Set down all of the data exactly. Pictures stay out of the copy.

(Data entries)
►

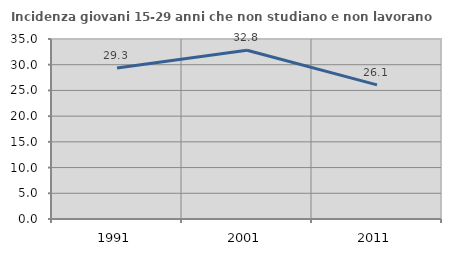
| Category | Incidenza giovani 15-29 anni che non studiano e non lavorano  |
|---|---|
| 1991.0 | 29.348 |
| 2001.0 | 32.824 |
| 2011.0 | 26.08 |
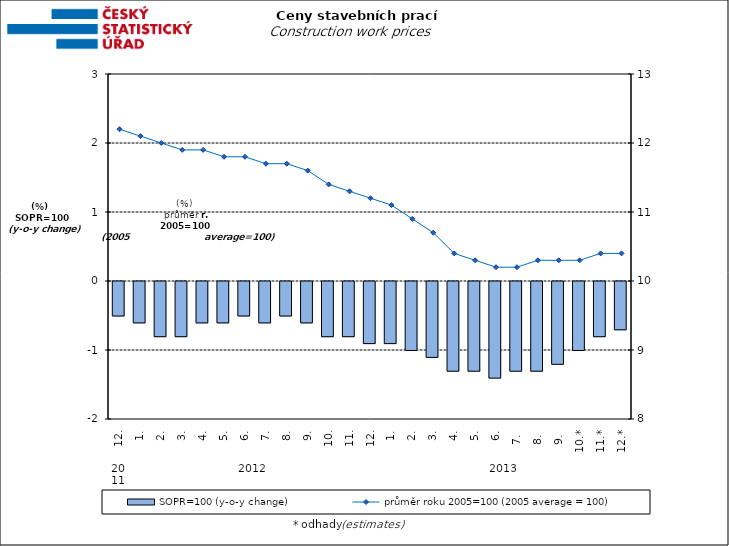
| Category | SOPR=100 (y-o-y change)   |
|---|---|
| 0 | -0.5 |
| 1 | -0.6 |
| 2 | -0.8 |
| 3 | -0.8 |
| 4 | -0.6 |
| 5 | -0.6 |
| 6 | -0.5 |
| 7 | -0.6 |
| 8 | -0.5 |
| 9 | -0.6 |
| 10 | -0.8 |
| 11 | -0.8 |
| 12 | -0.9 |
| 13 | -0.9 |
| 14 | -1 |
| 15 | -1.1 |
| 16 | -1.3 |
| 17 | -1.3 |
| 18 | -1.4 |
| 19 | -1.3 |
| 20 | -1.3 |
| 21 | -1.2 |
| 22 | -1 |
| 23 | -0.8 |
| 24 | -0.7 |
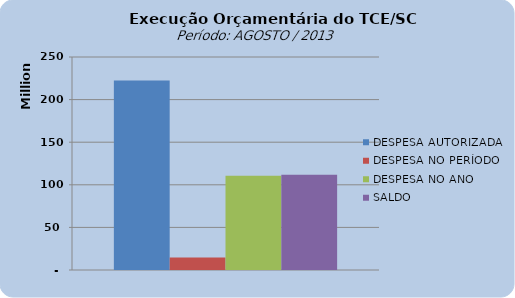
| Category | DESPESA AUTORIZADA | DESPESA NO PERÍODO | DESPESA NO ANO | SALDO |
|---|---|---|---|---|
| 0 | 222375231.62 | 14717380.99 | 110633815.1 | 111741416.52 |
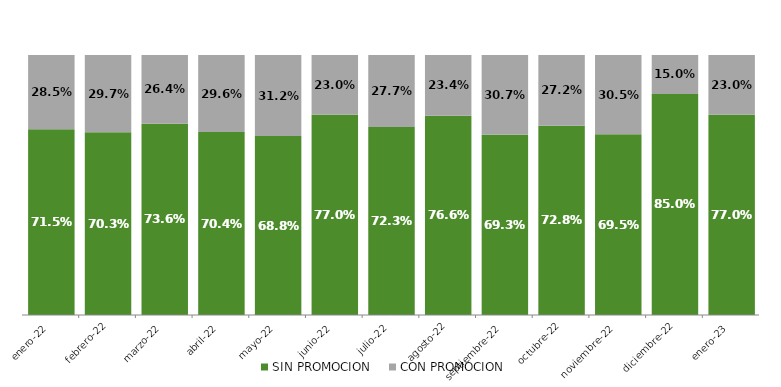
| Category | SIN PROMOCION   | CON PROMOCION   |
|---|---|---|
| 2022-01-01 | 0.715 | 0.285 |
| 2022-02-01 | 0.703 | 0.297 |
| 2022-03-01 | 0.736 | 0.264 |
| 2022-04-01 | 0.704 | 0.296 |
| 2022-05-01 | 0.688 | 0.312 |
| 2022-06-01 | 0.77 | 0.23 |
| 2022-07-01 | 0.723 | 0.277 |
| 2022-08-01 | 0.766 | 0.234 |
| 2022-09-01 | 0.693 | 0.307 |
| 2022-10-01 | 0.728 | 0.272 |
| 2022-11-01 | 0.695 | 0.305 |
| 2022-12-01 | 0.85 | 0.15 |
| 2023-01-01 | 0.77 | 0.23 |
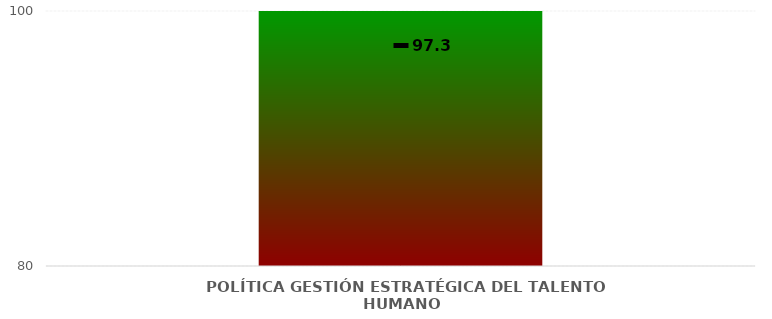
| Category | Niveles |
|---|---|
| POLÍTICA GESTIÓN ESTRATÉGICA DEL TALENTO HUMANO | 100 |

◄

• _SOLUTION_
| Category | Incidenza giovani 15-29 anni che non studiano e non lavorano  |
|---|---|
| 1991.0 | 29.348 |
| 2001.0 | 32.824 |
| 2011.0 | 26.08 |
| Category | SOPR=100 (y-o-y change)   |
|---|---|
| 0 | -0.5 |
| 1 | -0.6 |
| 2 | -0.8 |
| 3 | -0.8 |
| 4 | -0.6 |
| 5 | -0.6 |
| 6 | -0.5 |
| 7 | -0.6 |
| 8 | -0.5 |
| 9 | -0.6 |
| 10 | -0.8 |
| 11 | -0.8 |
| 12 | -0.9 |
| 13 | -0.9 |
| 14 | -1 |
| 15 | -1.1 |
| 16 | -1.3 |
| 17 | -1.3 |
| 18 | -1.4 |
| 19 | -1.3 |
| 20 | -1.3 |
| 21 | -1.2 |
| 22 | -1 |
| 23 | -0.8 |
| 24 | -0.7 |
| Category | DESPESA AUTORIZADA | DESPESA NO PERÍODO | DESPESA NO ANO | SALDO |
|---|---|---|---|---|
| 0 | 222375231.62 | 14717380.99 | 110633815.1 | 111741416.52 |
| Category | SIN PROMOCION   | CON PROMOCION   |
|---|---|---|
| 2022-01-01 | 0.715 | 0.285 |
| 2022-02-01 | 0.703 | 0.297 |
| 2022-03-01 | 0.736 | 0.264 |
| 2022-04-01 | 0.704 | 0.296 |
| 2022-05-01 | 0.688 | 0.312 |
| 2022-06-01 | 0.77 | 0.23 |
| 2022-07-01 | 0.723 | 0.277 |
| 2022-08-01 | 0.766 | 0.234 |
| 2022-09-01 | 0.693 | 0.307 |
| 2022-10-01 | 0.728 | 0.272 |
| 2022-11-01 | 0.695 | 0.305 |
| 2022-12-01 | 0.85 | 0.15 |
| 2023-01-01 | 0.77 | 0.23 |
| Category | Niveles |
|---|---|
| POLÍTICA GESTIÓN ESTRATÉGICA DEL TALENTO HUMANO | 100 |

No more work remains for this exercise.